» **WHAT NEEDS TO BE DONE**
Return the following data exactly, with all pictures left out.

» **DATA SUPPLIED**
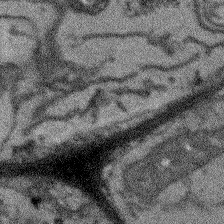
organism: Arabidopsis thaliana
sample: Root tip
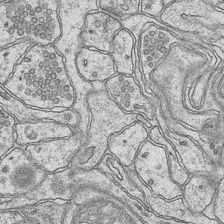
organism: Mouse
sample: CA1 Hippocampus
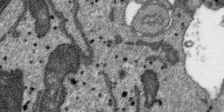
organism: Human
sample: Lung epithelial cells, uninfected (mock) control
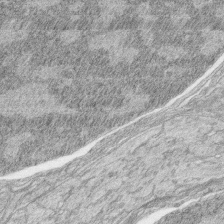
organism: Zebrafish
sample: synaptic ribbons in rod cells and cone cells
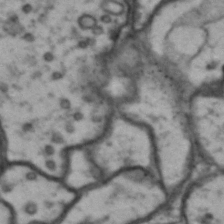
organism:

» **SOLUTION TO THE EXERCISE**
organism: Arabidopsis thaliana
sample: Root tip
organism: Mouse
sample: CA1 Hippocampus
organism: Human
sample: Lung epithelial cells, uninfected (mock) control
organism: Zebrafish
sample: synaptic ribbons in rod cells and cone cells
organism:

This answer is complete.